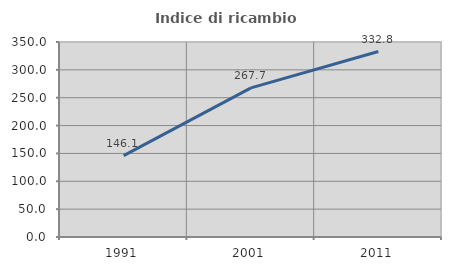
| Category | Indice di ricambio occupazionale  |
|---|---|
| 1991.0 | 146.067 |
| 2001.0 | 267.727 |
| 2011.0 | 332.836 |
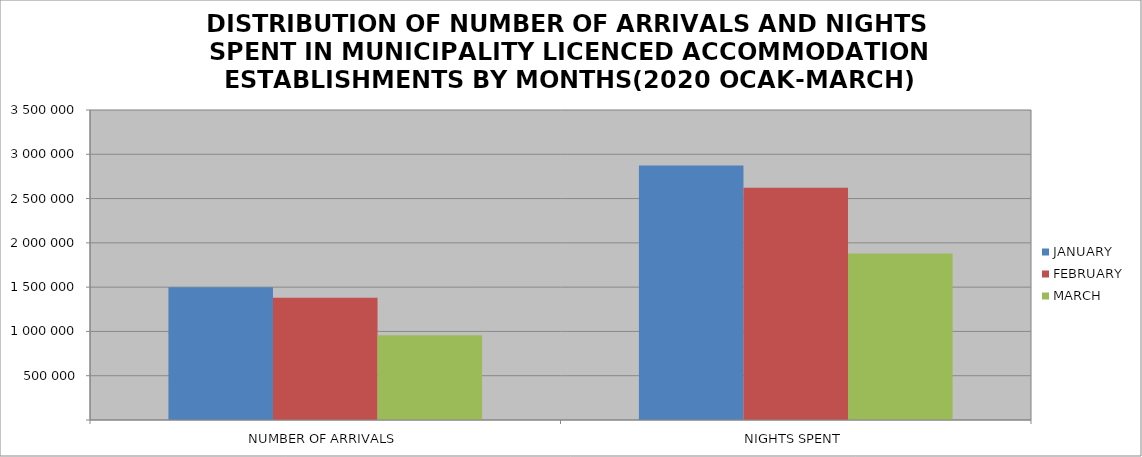
| Category | JANUARY | FEBRUARY | MARCH |
|---|---|---|---|
| NUMBER OF ARRIVALS | 1497815 | 1380765 | 955554 |
| NIGHTS SPENT | 2872303 | 2621819 | 1878971 |
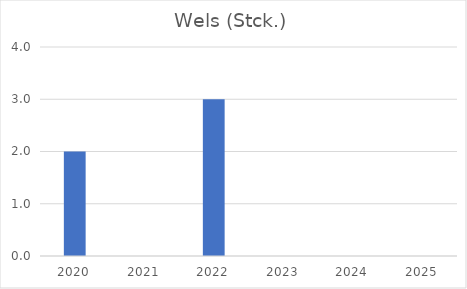
| Category | Wels (Stck.) |
|---|---|
| 2020.0 | 2 |
| 2021.0 | 0 |
| 2022.0 | 3 |
| 2023.0 | 0 |
| 2024.0 | 0 |
| 2025.0 | 0 |
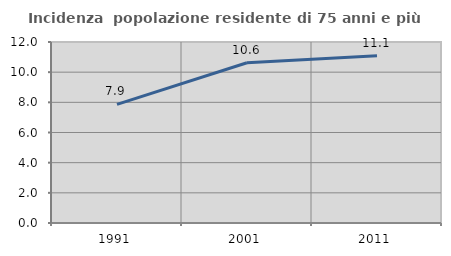
| Category | Incidenza  popolazione residente di 75 anni e più |
|---|---|
| 1991.0 | 7.864 |
| 2001.0 | 10.623 |
| 2011.0 | 11.088 |
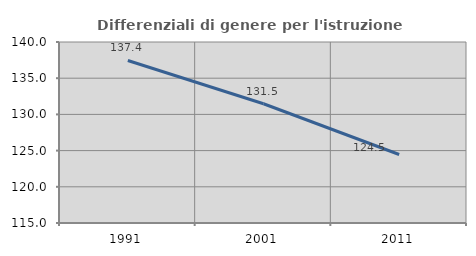
| Category | Differenziali di genere per l'istruzione superiore |
|---|---|
| 1991.0 | 137.446 |
| 2001.0 | 131.472 |
| 2011.0 | 124.458 |
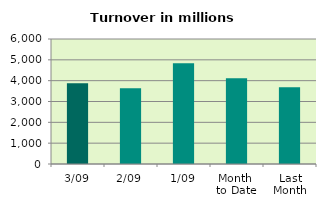
| Category | Series 0 |
|---|---|
| 3/09 | 3878.301 |
| 2/09 | 3632.122 |
| 1/09 | 4840.848 |
| Month 
to Date | 4117.09 |
| Last
Month | 3679.291 |
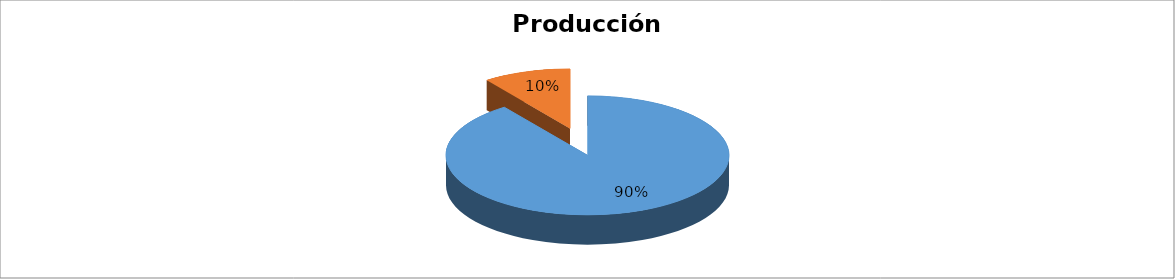
| Category | Series 0 |
|---|---|
| 0 | 0.9 |
| 1 | 0.1 |
= = = = =
**ABOUT THIS EXERCISE:** Set down every entry above again exactly, dropping each picture.

**TASK RESULT:**
| Category | Indice di ricambio occupazionale  |
|---|---|
| 1991.0 | 146.067 |
| 2001.0 | 267.727 |
| 2011.0 | 332.836 |
| Category | JANUARY | FEBRUARY | MARCH |
|---|---|---|---|
| NUMBER OF ARRIVALS | 1497815 | 1380765 | 955554 |
| NIGHTS SPENT | 2872303 | 2621819 | 1878971 |
| Category | Wels (Stck.) |
|---|---|
| 2020.0 | 2 |
| 2021.0 | 0 |
| 2022.0 | 3 |
| 2023.0 | 0 |
| 2024.0 | 0 |
| 2025.0 | 0 |
| Category | Incidenza  popolazione residente di 75 anni e più |
|---|---|
| 1991.0 | 7.864 |
| 2001.0 | 10.623 |
| 2011.0 | 11.088 |
| Category | Differenziali di genere per l'istruzione superiore |
|---|---|
| 1991.0 | 137.446 |
| 2001.0 | 131.472 |
| 2011.0 | 124.458 |
| Category | Series 0 |
|---|---|
| 3/09 | 3878.301 |
| 2/09 | 3632.122 |
| 1/09 | 4840.848 |
| Month 
to Date | 4117.09 |
| Last
Month | 3679.291 |
| Category | Series 0 |
|---|---|
| 0 | 0.9 |
| 1 | 0.1 |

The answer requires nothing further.